Counter-model: HTML as the authoring surface
The model above is what the reference sources point toward. The model below is what the intended workflow points toward. They produce the same output for agents but differ fundamentally on what the canonical file is and who edits it.
Consider what actually gets created when the Mesh is in use: a schema for a data type with its fields and constraints, a breakdown of how a space definition tree is structured, a layout showing how column types map to rendering behaviour. These are not prose documents that happen to have some formatting. They are structured visual assets — the schema, the graph, the tree layout is the deliverable. You look at it, iterate on it with Claude, and the HTML representation is what carries the meaning.
In this workflow, the human is always looking at a rendered HTML document — not a Markdown source file. "Update this section" means updating the HTML. "Add a column to this table" means editing the HTML table. The file you're iterating on is the file that gets stored. There is no generation step, no separate source format, no pipeline between authoring and what you see.
This inverts the two-layer model from the references:
- HTML is the canonical file — the thing Claude edits and the human reviews.

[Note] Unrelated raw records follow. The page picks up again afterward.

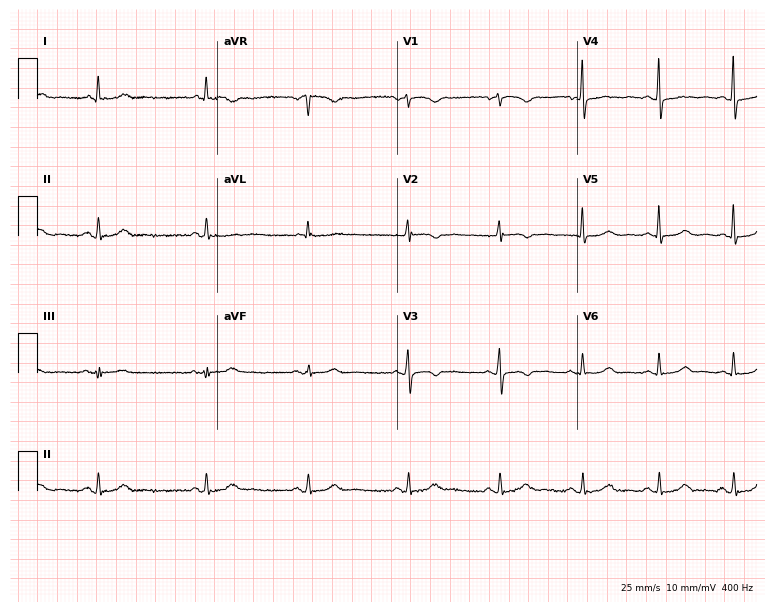
12-lead ECG from a 61-year-old female patient. Recorded interpretation: within normal limits.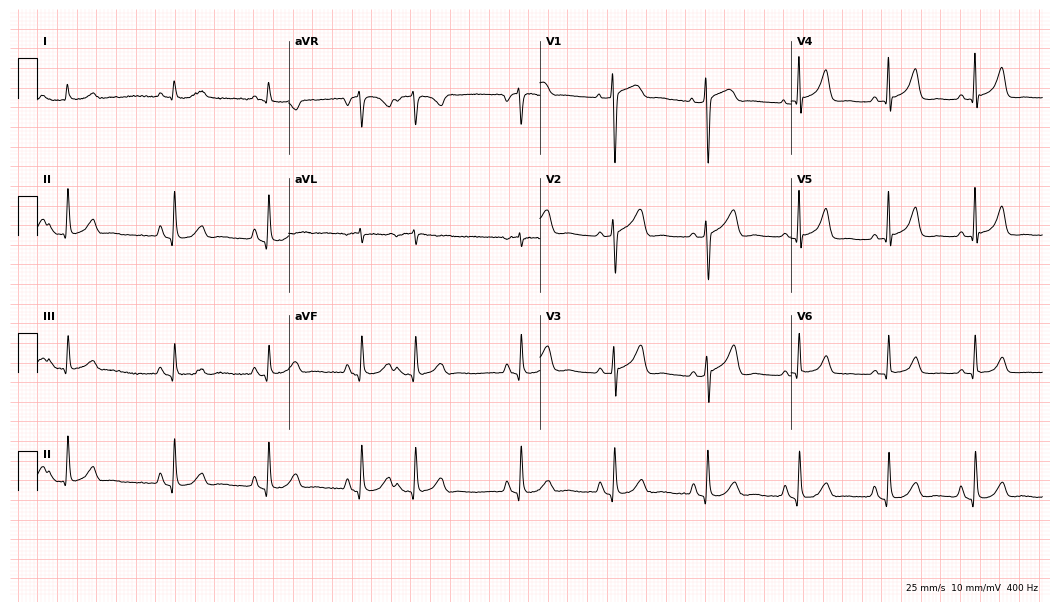
Resting 12-lead electrocardiogram. Patient: a 67-year-old male. Read as a normal ECG.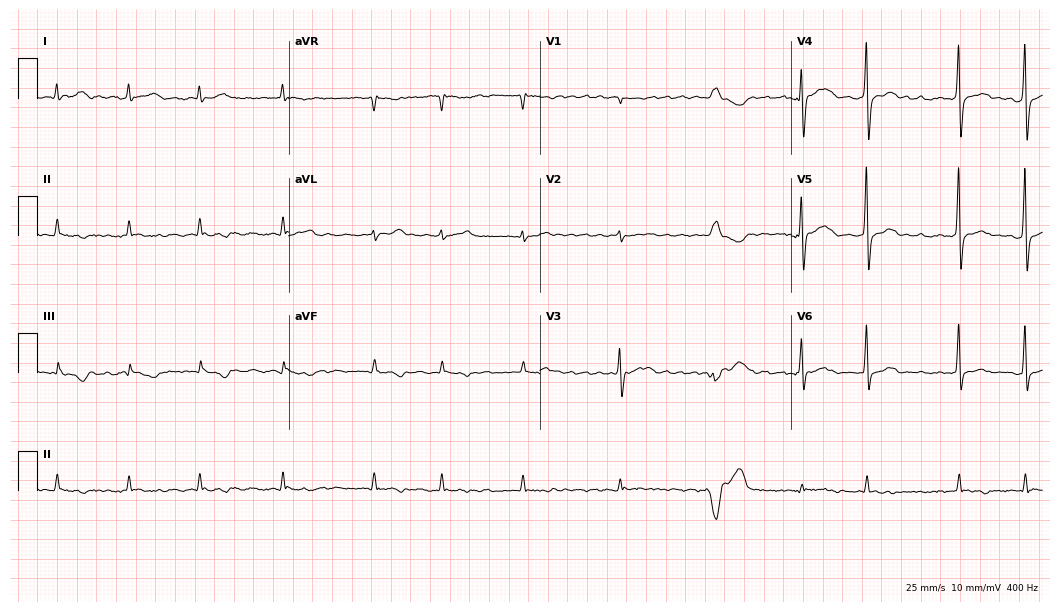
12-lead ECG from a 64-year-old male (10.2-second recording at 400 Hz). Shows atrial fibrillation (AF).

Version-controlled as HTML. The structured layout, visual hierarchy, and spatial relationships are part of the content, not a presentation layer added afterwards.
- Plain text is derived on demand — when an agent needs to load a section into context, the system extracts clean text from the HTML at read-time. Agents get the meaning without the markup. No separate file to maintain, no sync to manage.
The outcome is identical from the agent's perspective — it loads clean text. But the authoring experience and the canonical artifact are completely different. The human-Claude editing loop operates directly on the HTML document, which means the structure, hierarchy, and visual organisation the human sees is exactly what exists in the file.
The tension this introduces: HTML is harder to diff, more fragile across many edit cycles, and the text extraction needs to reliably recover meaning from markup. These are solvable engineering problems — but they need to be designed for explicitly rather than assumed away.